Parce que nous ne pouvions plus dormir nous reprîmes
la route bien qu’au début j’y voyais mal ;
derrière nous le soleil se levait
blanc et froid ; le vent
matinal a surgi du soleil.
Devant nous, des collines basses, des dunes
d’herbe gris-jaune, et puis
des montagnes : dures, sillonnées
par l’érosion, sans nuages, vieilles, neuves,
abruptes dans les premières lueurs du jour.
Avec nos doigts recroquevillés
nous avons mangé nos oranges et notre pain,
en frissonnant dans la voiture à l’arrêt ;
conscients que nous n’avions
auparavant jamais été là
nous savions que nous avions déjà été là.
Margaret Atwood
Laisse-moi te dire… Poèmes 1964-1974. Traduit de l’anglais par Christine Évain, Éd. Bruno Doucey, 168 p., 16 €.

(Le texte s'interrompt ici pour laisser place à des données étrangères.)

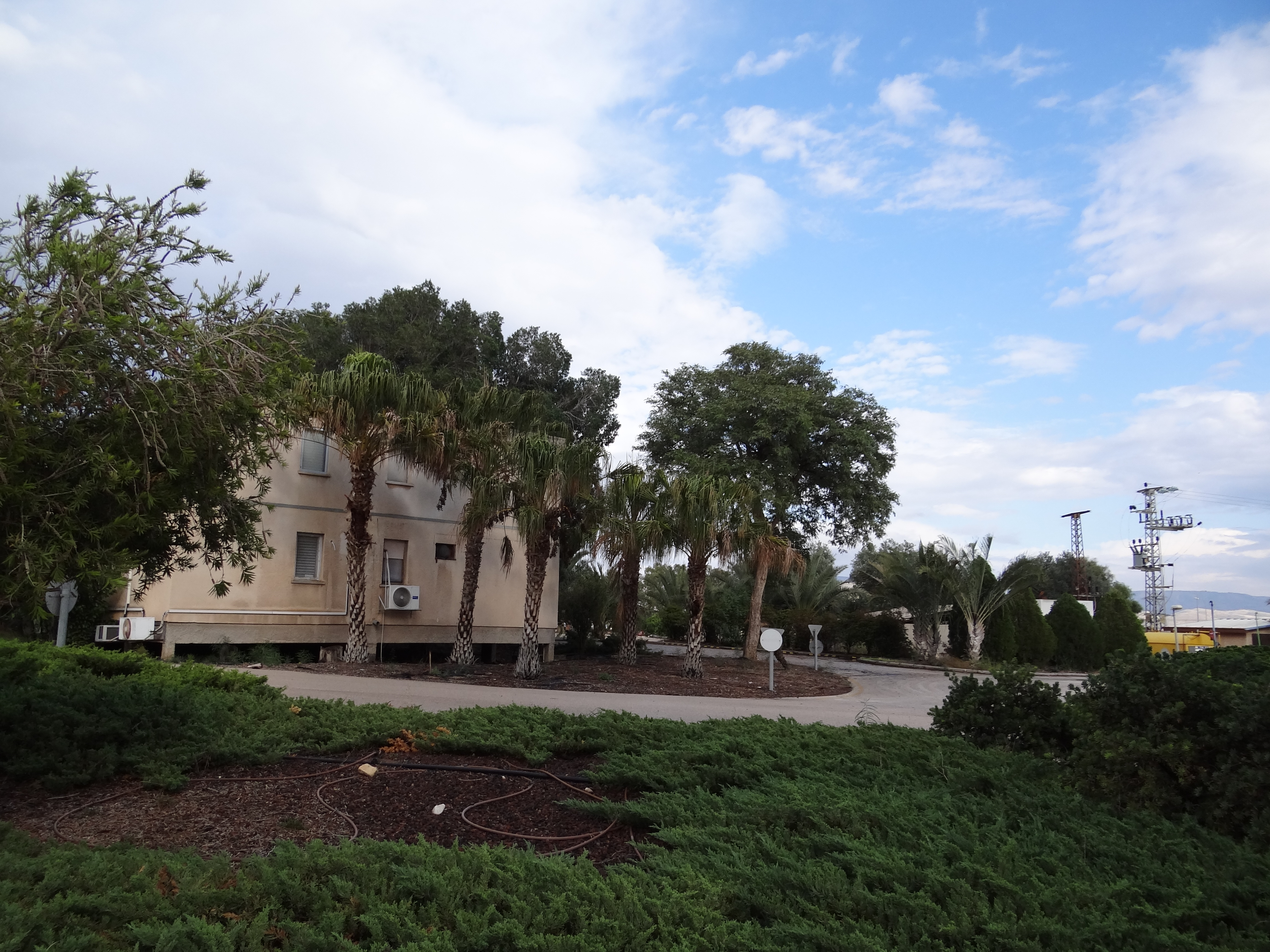 Gesher is a kibbutz in the Beit She'an Valley in northeastern Israel. Founded in 1939 by immigrants from Germany. גשר הוא קיבוץ השייך לתנועה הקיבוצית (תק"ם). מיקומו בעמק הירדן, מדרום לכנרת כ-10 ק"מ דרומית לצומת צמח, סמוך לכביש 90 (כביש הבקעה). הקיבוץ נקרא על שמו של גשר נהריים הסמוך לו.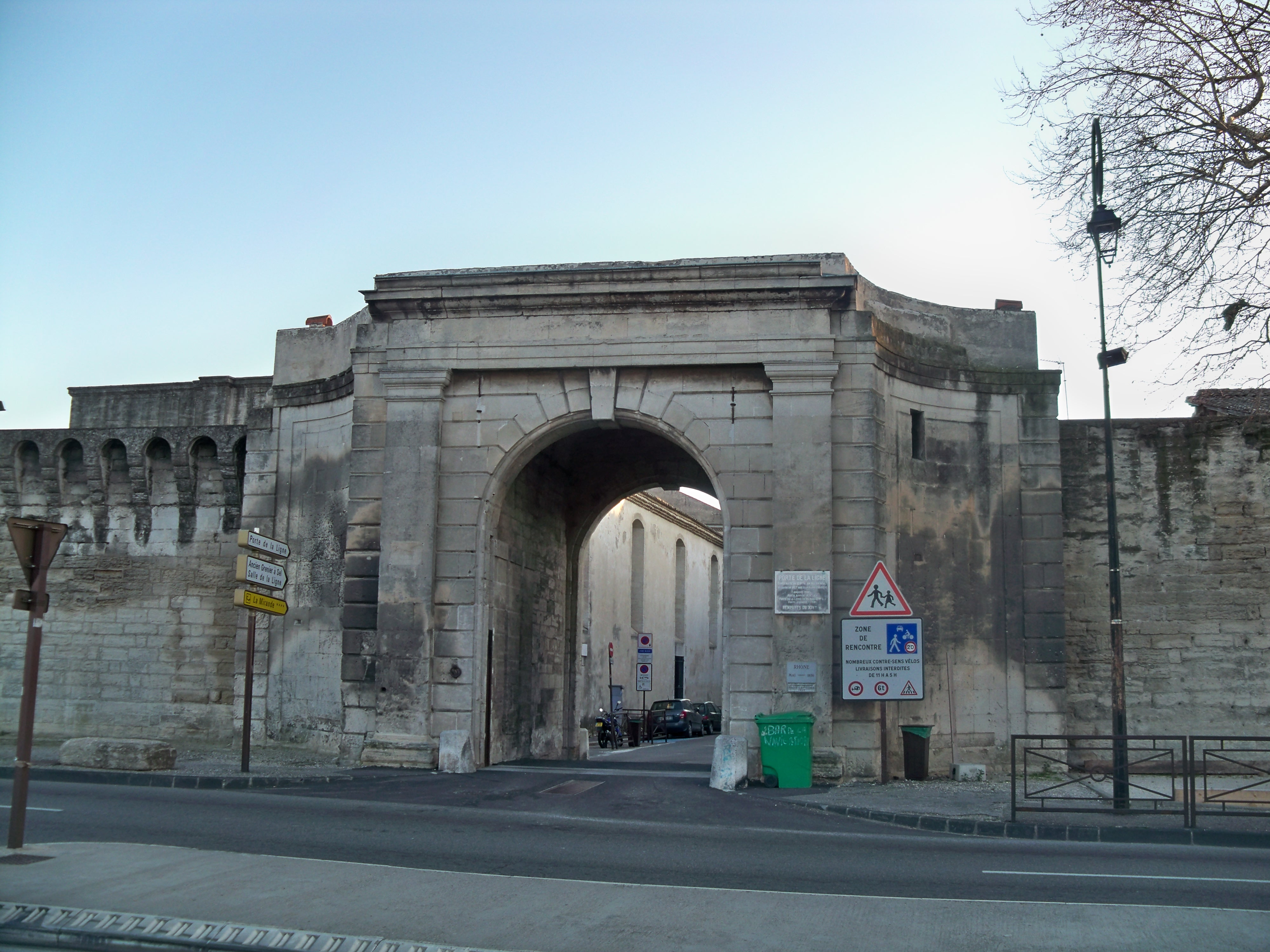 Porte de la Ligne des remparts d'Avignon, Vaucluse, France

Écoutez ce poème (lecture Stéphane Bataillon) :
Margaret Atwood, la romancière star de La Servante écarlate et de sa suite, Les Testaments (1987 et 2019, Robert Laffont) est également poète. Publié en 1970 et écrit lors d’un de ses voyages à la découverte de son immense pays, ce texte est traduit pour la première fois en français, à l’occasion de la parution d’une anthologie couvrant dix ans de sa production. Margaret Atwood, devenue « trop célèbre » selon elle, a d’ailleurs décidé de se concentrer désormais sur son œuvre poétique, aussi puissante que ses romans et encore trop peu connue dans nos contrées.